The intention of the Amsterdam Museum, in collaboration with the Museum of the City of New York, was to mark the 400th year after Dutch settlers established a colony at the mouth of the Hudson River with the first exhibition to talk about what is now New York from an Indigenous perspective.
Manahahtáanung or New Amsterdam? The Indigenous Story Behind New York is at the Amsterdam Museum until 10 November and travels to New York next year. Key to the show is a collaboration with representatives from the Lenape people, four nations of Native Americans who fished, hunted beavers and lived on land “bought” and then fought over by the Dutch and eventually taken over by the English in 1667.
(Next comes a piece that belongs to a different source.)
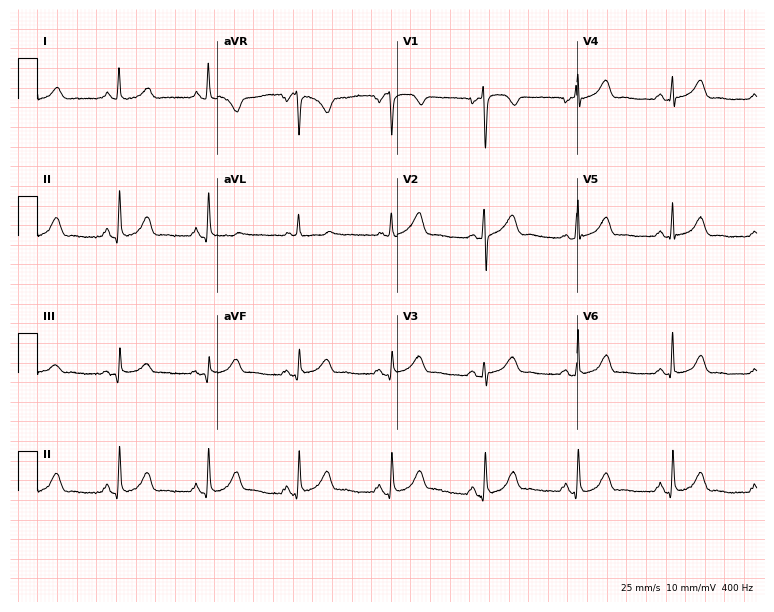
Electrocardiogram, a female, 56 years old. Of the six screened findings (first-degree AV block, right bundle branch block, left bundle branch block, sinus bradycardia, atrial fibrillation, sinus tachycardia), none is recorded.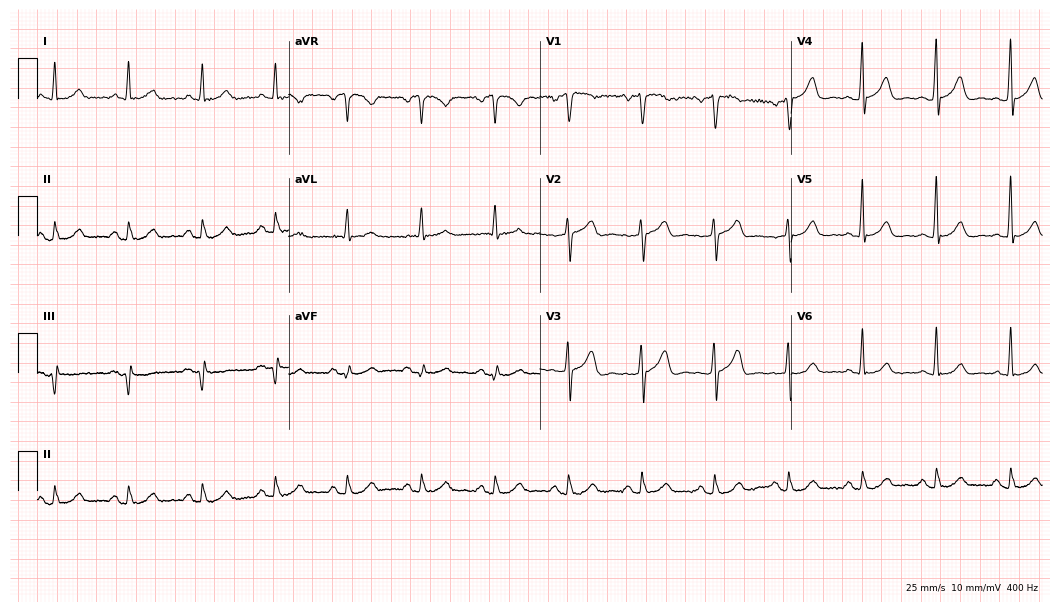
Electrocardiogram, a 66-year-old male. Overall reading on record: normal ECG.

“Indigenous voices are central to this project,” Limon says. “It’s not a historical exhibition where we take you through the history from A to Z to today and the future. We know how to do this, objects in space, telling a story, taking from historians and books, but how can we tell a story that has such different perspectives in all these spaces? We combine museum objects with storytelling and contemporary art, enabling historical perspectives, contemporary views and imaginations for a different future.”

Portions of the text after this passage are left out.